P1394> Re: SBP-2 Bidirectional ORB

P1394> Re: SBP-2 Bidirectional ORB

PJohansson at aol.com PJohansson at aol.com
Mon Oct 6 23:46:17 EDT 1997


In a message dated 97-10-06 22:13:42 EDT, ewa at apple.com writes:


<<1. I agree with David's observation that two ORBs (one read, one write) can
be used instead of a bidirectional ORB.  A device is free to fetch both ORBs
and execute them in whatever order it likes, including simultaneously.  A
device or device class can mandate that such ORB pairs be provided, even
though SBP-2 does not require it.>>


It seems to me that the use of unidirectional ORB's is essentially a
hold-over from SCSI habits of DATA IN or DATA OUT on a single command. It's
not surprising that SBP-2, thus far, addresses this model well---but perhaps
we should move forward.


Two coordinated ORBs is little more than a 64-byte bidirectional ORB that
takes two Serial Bus transactions to fetch!

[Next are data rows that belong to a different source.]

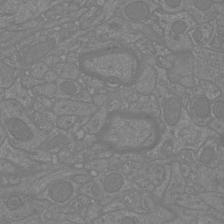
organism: Mouse
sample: Cortical neurons
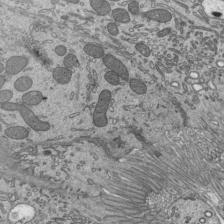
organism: Mouse
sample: Mouse epididymis efferent ductule cilia
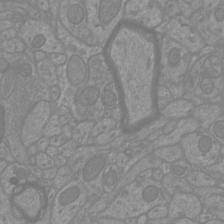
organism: Mouse
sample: Cortical neurons
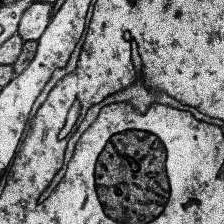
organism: Human
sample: Temporal Lobe
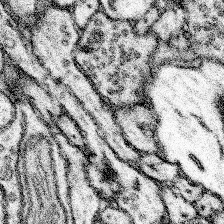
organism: Mouse
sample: Somatosensory cortex neuropil
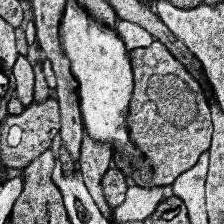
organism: Human
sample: Temporal Lobe

Given the lack of scalability for
arbitration times at faster and faster speeds ('specially for small packets)
I think we ought to avoid the unnecessary fetch.

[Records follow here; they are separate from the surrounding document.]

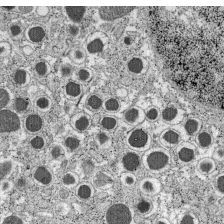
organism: C57BL Mouse
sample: Pancreatic islet
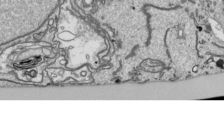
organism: Human
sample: Mitochondria in HCT116 cells
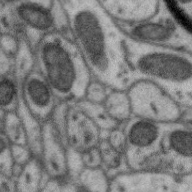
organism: Zebra finch
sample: Brain
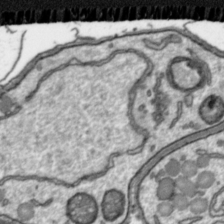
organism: Toxoplasma gondii
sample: Parasites in a vacuole inside a host cell
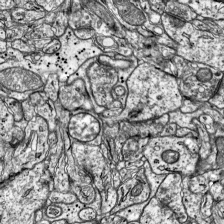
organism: Mouse
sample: Visual Cortex
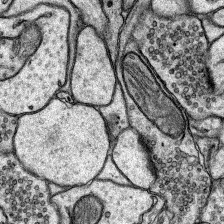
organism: Rat
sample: Hippocampus
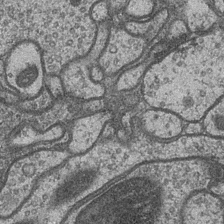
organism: Drosophila
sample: Optic medulla
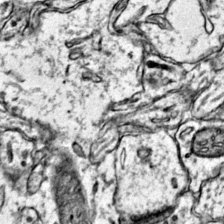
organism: Mouse
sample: Primary visual cortex
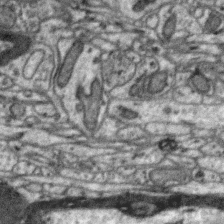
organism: Zebra finch
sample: Brain

<<2. I agree with John that the bidirectional ORB will be difficult to deal
with in software.  Even though the SBP-2 layer is thin, there are complex
virtual memory issues, and having a special ORB with two payloads will
complicate that.>>


This is not some Pandora's box that is being opened, with n-directional ORBs
in our future. "Complex virtual memory issues?" Are you suggesting that
operating systems today have *no* API's in which more than one user buffer is
presented and must be locked down? I think the bidirectional ORB is
*different* to deal with in software and not all that difficult. The problems
of coordinating two-in-one ORBs (the paired ORBs David mentions) may be more
difficult than those of dealing with two buffers.